Trace elements in zircons, especially radioactive isotopes of uranium and thorium, enable scientists to determine the age of the crystals. The oldest known crystals on Earth are zircons found in the Jack Hills of Western Australia, the remnants of rocks that originally solidified about 4.4 billion years ago.

Small bits that are trapped in zircons when they cool, also known as inclusions, typically are protected even as the zircons’ host rocks are degraded over time. As such, the crystals are tiny time capsules that hold clues about the ancient environment. Whitehouse and his colleagues recently measured the ratios of carbon isotopes that make up micrometer-sized diamonds embedded within some of the Jack Hills zircons.

In all, the researchers analyzed 22 microdiamond inclusions found inside 18 zircons that ranged in age from 3.05 billion to 4.25 billion years. There were no signs that the microdiamonds formed inside the crystals, so the tiny gems must have formed first and then been incorporated into the zircons themselves.

The concentration of the heavier isotope, carbon-13, in some of the microdiamonds was around six parts per thousand lower than normal, says Whitehouse. That’s about the same isotope ratio typically found deep in Earth’s mantle, where most natural diamonds form (SN: 6/30/07, p. 412). However, concentrations of carbon-13 in some of the microdiamonds were as low as 58 parts per thousand below normal, the researchers report in their Nature paper. “That’s a very unusual carbon signature,” says Whitehouse.

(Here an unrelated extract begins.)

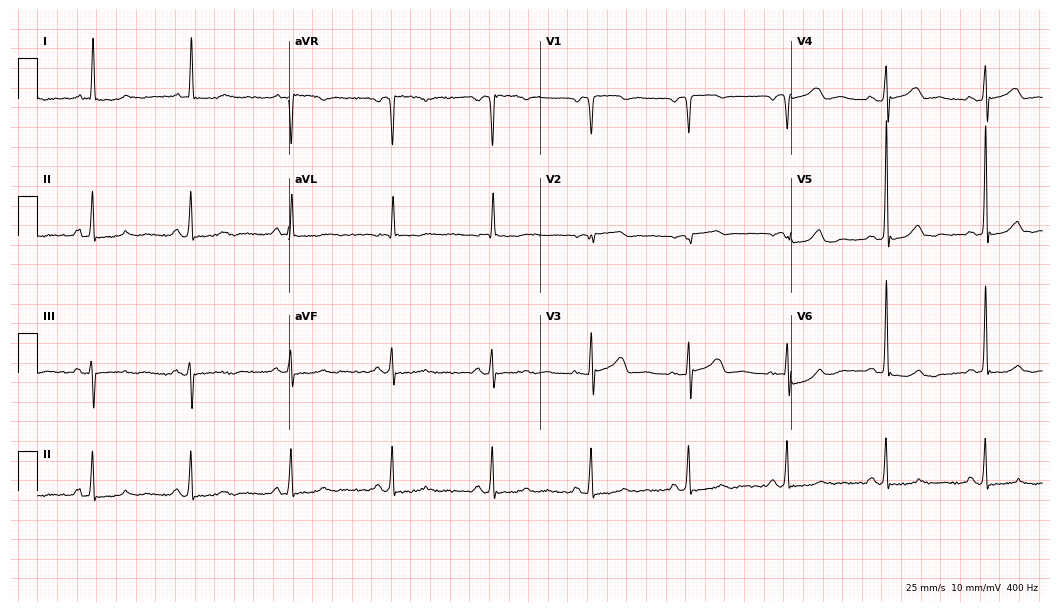
12-lead ECG from a male patient, 73 years old. Recorded interpretation: within normal limits.

In fact, that carbon-isotope ratio is far below that found in other diamonds and in other reservoirs of isotopically light carbon, including carbon-rich meteorites and interplanetary dust.

Metabolic processes that take place in an organism’s cells, and especially in microorganisms, produce isotopically light carbon. A much-higher-than-average concentration of carbon-12, the lightest of carbon’s stable isotopes, often is a sign that the carbon was generated by biologic activity, says Whitehouse.

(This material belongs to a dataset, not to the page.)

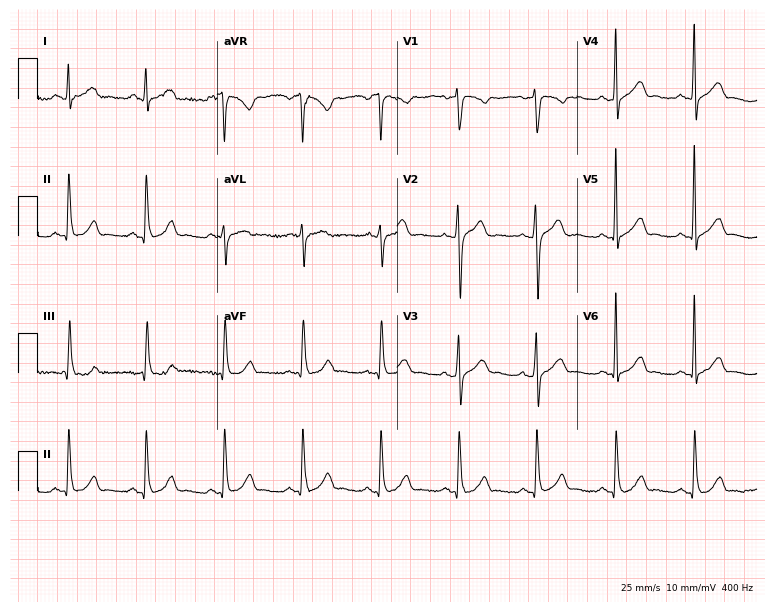
Resting 12-lead electrocardiogram. Patient: a 45-year-old man. Read as a normal ECG.

Whitehouse agrees that other mechanisms can lead to higher levels of the lighter carbon. For example, some inorganic chemical reactions — including those between carbon oxides, methane, hydrogen and water, all constituents in Earth’s early atmosphere — can yield isotopically light carbon.

The carbon-isotope ratios found in the Jack Hills zircons “are among the lightest ever measured,” says Steven Shirey, a geochemist at the Carnegie Institution of Washington (D.C.). “These materials are so unique and unusual, they have to lead us to insights about a time on Earth when there were no large continents,” he notes.

Although the isotopically light carbon isn’t a sure sign that life existed on Earth 4.25 billion years ago, it’s impossible to discount the notion, Shirey says. “Geology is a very frustrating field, because often two or three processes can give you the same result.”

The new findings are “fascinating,” says Andrew Steele, an astrobiologist at Carnegie. “Even if there wasn’t life on Earth at the time, this research gives us insight into Earth’s prebiotic chemistry,” he says.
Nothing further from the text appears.